Market structure: Near-term winners are apparel/textile manufacturers (Hanesbrands HBI, Gildan GIL) and integrated retailers that will see margin relief if cotton stays <$0.72/lb; losers are US cotton growers/exporters and merchant financiers who rely on higher spreads. A rising USD and lower crude increase downside pressure by making US cotton pricier abroad and lowering polyester costs — intensifying substitution risk. Managed-money trimming (~5,866 contracts to a net 30,872) signals momentum-driven de-risking rather than fundamental supply relief (ICE stocks unchanged at ~53,790 bales). Risk assessment: Immediate (days) risk is a technical bounce if specs cover shorts or a weather scare in the US Gulf/Delta causes a >5% rally. Short-to-medium (weeks–months) hinge on crop condition recovery vs. AWP and Cotlook signals (AWP 57.80c down 43pts; Cotlook A 81.50c); if Cotlook slips below 80c and Dec24 <70c, expect continued pressure. Tail risks: major weather events, Chinese buying surge, or US export policy change could trigger >15% spikes; conversely, sustained USD strength or crude <$70 could depress cotton >10% over months. Trade implications: Direct tactical play is a bearish tilt in cotton futures (Dec24) while harvesting visibility remains stable—target mean reversion to 65–68c/lb within 2–3 months if AWP and Cotlook remain weak. Pair trades: go long HBI or GIL (2–4% position) versus a short in ICE cotton futures to capture input-cost tailwind while neutralizing macro FX risk. Use options to define risk: buy bear put spreads on Dec24 cotton (e.g., 71/66) and call spreads on HBI (3–6 month expiries) to express asymmetric payoffs.

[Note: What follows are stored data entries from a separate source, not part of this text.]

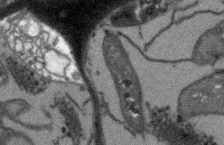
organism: Arabidopsis thaliana
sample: Root tip
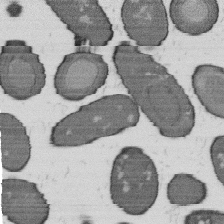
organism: B. subtilis
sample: Bacterial spore
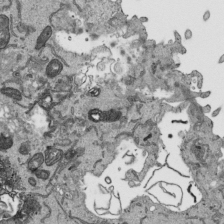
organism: Human
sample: Mitochondria in HCT116 cells
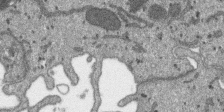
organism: Human
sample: Lung epithelial cells infected with SARS-CoV-2
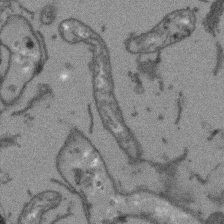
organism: Arabidopsis thaliana
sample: Root tip
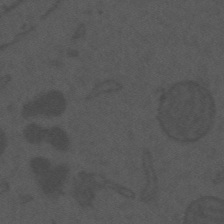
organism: Mouse
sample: Suprachiasmatic nucleus
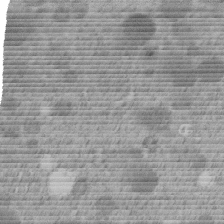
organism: C. elegans
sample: C. elegans embryo early stage
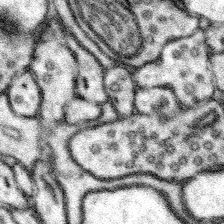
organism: Mouse
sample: Somatosensory cortex neuropil
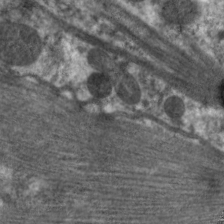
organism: C. elegans
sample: Pharynx
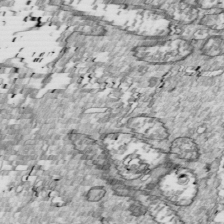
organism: Drosophila
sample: Cell division; meiosis; drosophila spermatocytes
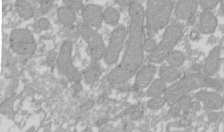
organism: Xenopus
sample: Cilia; centrioles in frog embryo cells
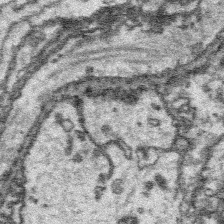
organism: Platynereis dumerilii
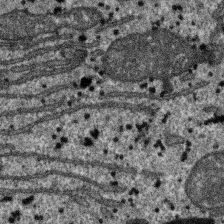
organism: Human
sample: Lung epithelial cells infected with SARS-CoV-2
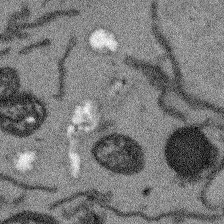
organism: Arabidopsis thaliana
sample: Root tip
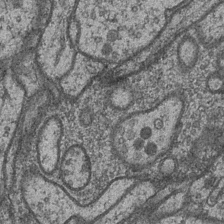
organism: Drosophila
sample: Optic medulla
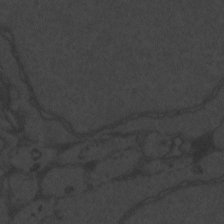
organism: Zebrafish
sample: Macrophage infected with Toxoplasma gondii
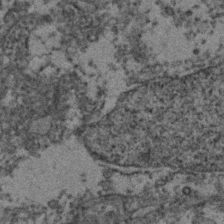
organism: Zebrafish
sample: Zebrafish embryo
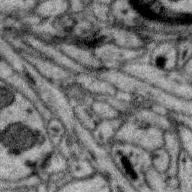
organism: Zebra finch
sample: Brain
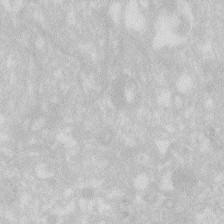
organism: Zebrafish
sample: Macrophage
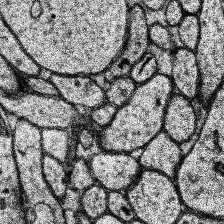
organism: Human
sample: Temporal Lobe
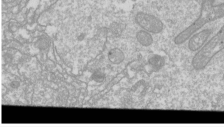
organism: Drosophila
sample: Cell division; meiosis; drosophila spermatocytes
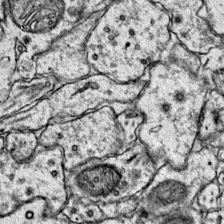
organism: Mouse
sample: Primary visual cortex
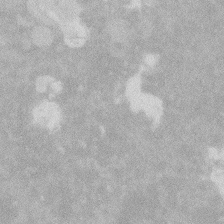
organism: Zebrafish
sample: Macrophage
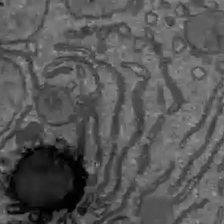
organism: C57BL Mouse
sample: Liver
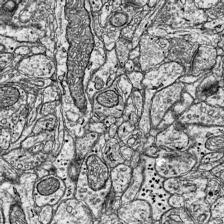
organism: Mouse
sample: Visual Cortex
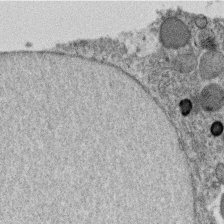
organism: C. elegans
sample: C. elegans oocyte; sperm cells
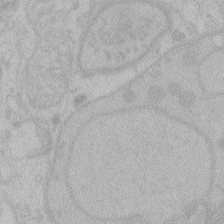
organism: Zebrafish
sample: Macrophage infected with Toxoplasma gondii
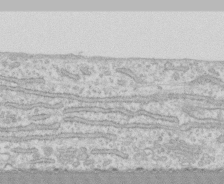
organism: Human
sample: CRL-1474
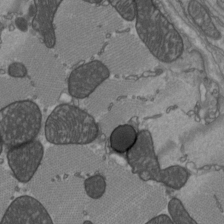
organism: C57BL Mouse
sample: Heart
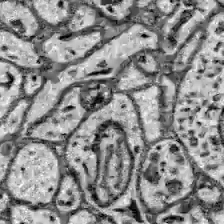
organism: Zebrafish
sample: Brain
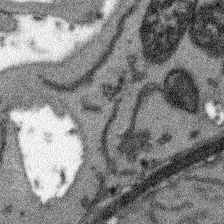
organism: Arabidopsis thaliana
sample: Root tip
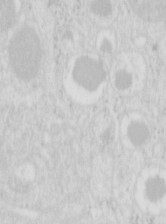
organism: Mouse
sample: Pancreas
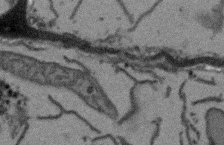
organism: Arabidopsis thaliana
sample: Root tip
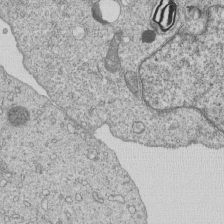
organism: Human
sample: MDA-MB-231 cells

Contrarian angles: Consensus focuses on crops and funds trimming, but underappreciated is inventory rigidity—ICE certified stocks unchanged; if global demand normalizes (China restocking) shorts could be pinched. Reaction may be overdone: a >5% intraday fall while stocks steady suggests momentum unwind risk; a weather-driven squeeze could produce >20% reversal similar to 2010/11 short-covering events. Monitor weekly CFTC, Cotlook and NOAA 14-day closely as telescoping catalysts that can flip trades quickly.